In [1]:
import os
from collections import Counter
from configparser import ConfigParser

import torch

from data_loader import load_sample_data
from evaluate import evaluate
from inference import generate_text
from tokenizer import tokenize_text
from train import create_batches, train_model
from transformer_model import TransformerModel

In [2]:
def get_hyperparameters():
    config = ConfigParser()
    config.read("config.ini")

    hyperparameters = config["Hyperparameters"]
    num_samples = int(hyperparameters["num_samples"])
    batch_size = int(hyperparameters["batch_size"])
    seq_length = int(hyperparameters["seq_length"])
    num_epochs = int(hyperparameters["num_epochs"])
    learning_rate = float(hyperparameters["learning_rate"])
    scheduler_patience = int(hyperparameters["scheduler_patience"])
    scheduler_factor = float(hyperparameters["scheduler_factor"])
    max_vocab_size = int(hyperparameters["max_vocab_size"])
    embedding_dim = int(hyperparameters["embedding_dim"])
    ff_hidden_dim = int(hyperparameters["ff_hidden_dim"])
    num_blocks = int(hyperparameters["num_blocks"])
    initial_text = hyperparameters["initial_text"]
    max_len = int(hyperparameters["max_len"])
    temperature = float(hyperparameters["temperature"])

    return (
        num_samples,
        batch_size,
        seq_length,
        num_epochs,
        learning_rate,
        scheduler_patience,
        scheduler_factor,
        max_vocab_size,
        embedding_dim,
        ff_hidden_dim,
        num_blocks,
        initial_text,
        max_len,
        temperature,
    )

In [3]:
# 1. Load hyperparameters
(
    num_samples,
    batch_size,
    seq_length,
    num_epochs,
    learning_rate,
    scheduler_patience,
    scheduler_factor,
    max_vocab_size,
    embedding_dim,
    ff_hidden_dim,
    num_blocks,
    initial_text,
    max_len,
    temperature,
) = get_hyperparameters()

In [4]:
# 2. Load and pre-process data
sample_text = load_sample_data(num_samples=num_samples)
vocab, word_to_idx, idx_to_word = tokenize_text(sample_text)
tokens = sample_text.split()

if len(tokens) > max_vocab_size:
    # Count the frequency of each word in your corpus
    word_freqs = Counter(tokens)

    # Get the most common words up to MAX_VOCAB_SIZE
    vocab = [word for word, freq in word_freqs.most_common(max_vocab_size - 1)]

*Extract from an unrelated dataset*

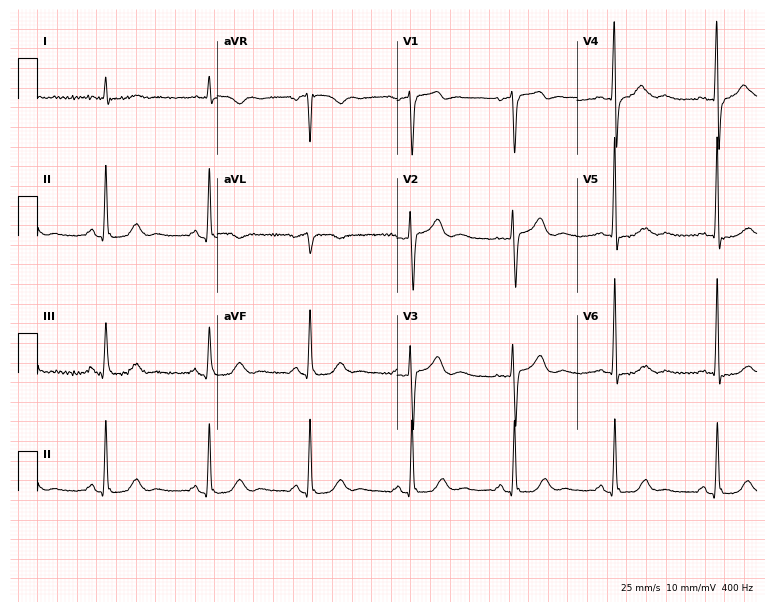
Standard 12-lead ECG recorded from a 74-year-old male patient. Read as a normal ECG.
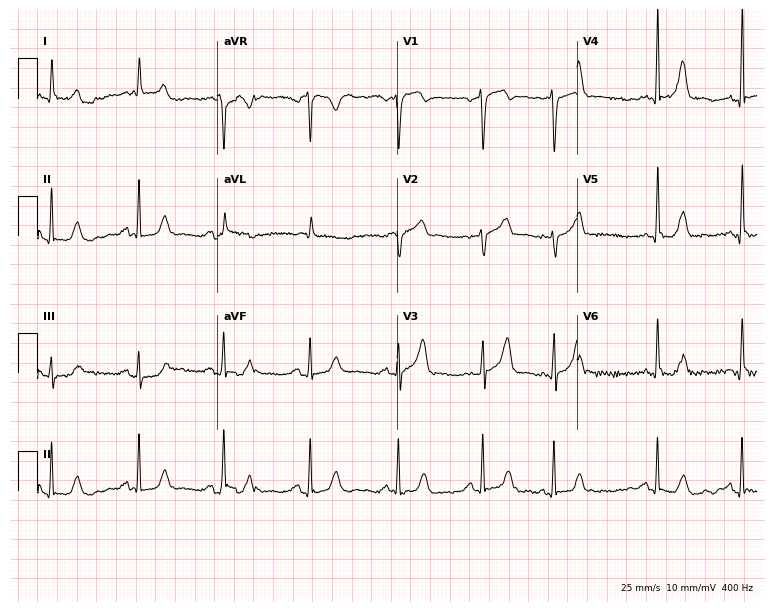
Standard 12-lead ECG recorded from a 74-year-old man. None of these six findings is recorded: first-degree AV block, right bundle branch block, left bundle branch block, sinus bradycardia, atrial fibrillation, sinus tachycardia.

    # Add the special <UNK> token to the vocabulary
    vocab.append("<UNK>")

    # Create word_to_idx dictionary
    word_to_idx = {word: idx for idx, word in enumerate(vocab)}

    # Replace all words not in the vocabulary with <UNK>
    tokens = [word if word in word_to_idx else "<UNK>" for word in tokens]

Skipping, found downloaded files in "./wikipedia-20230701" (use force=True to force download)


In [5]:
# 3. Create batches
input_batches, target_batches = create_batches(
    tokens, word_to_idx, batch_size=batch_size, seq_length=seq_length
)

In [6]:
# 4. Initialize or load model
model_path = "model.pth"
if os.path.exists(model_path):
    print("Loading existing model...")
    model = torch.load(model_path)
else:
    print("Initializing new model...")
    model = TransformerModel(
        vocab_size=max_vocab_size,
        embedding_dim=embedding_dim,
        ff_hidden_dim=ff_hidden_dim,
        num_blocks=num_blocks,
    )

Loading existing model...


In [8]:
# Reload hyperparameters before training (in case they've changed)
(
    num_samples,
    batch_size,
    seq_length,
    num_epochs,
    learning_rate,
    scheduler_patience,
    scheduler_factor,
    max_vocab_size,
    embedding_dim,
    ff_hidden_dim,
    num_blocks,
    initial_text,
    max_len,
    temperature,
) = get_hyperparameters()

# 5. Train the model
print("Training model...")
train_model(
    model,
    vocab,
    num_epochs,
    learning_rate,
    scheduler_patience,
    scheduler_factor,
    input_batches,
    target_batches,
)

# Save the trained model
print("Saving model...")
torch.save(model, model_path)

Training model...
Starting epoch 1/10:
Batch 1/39...

KeyboardInterrupt: 

In [None]:
# 6. Evaluate the model
perplexity = evaluate(
    model,
    input_batches,
    target_batches,
    criterion=torch.nn.CrossEntropyLoss(),
    vocab_size=max_vocab_size,
)
print(f"Perplexity: {perplexity}")

Perplexity: 1.8123218504774934


In [None]:
# 7. Generate text
generated_text = generate_text(
    model,
    idx_to_word,
    word_to_idx,
    initial_text=initial_text,
    max_len=max_len,
    temperature=temperature,
)
print(f"Generated Text: {generated_text}")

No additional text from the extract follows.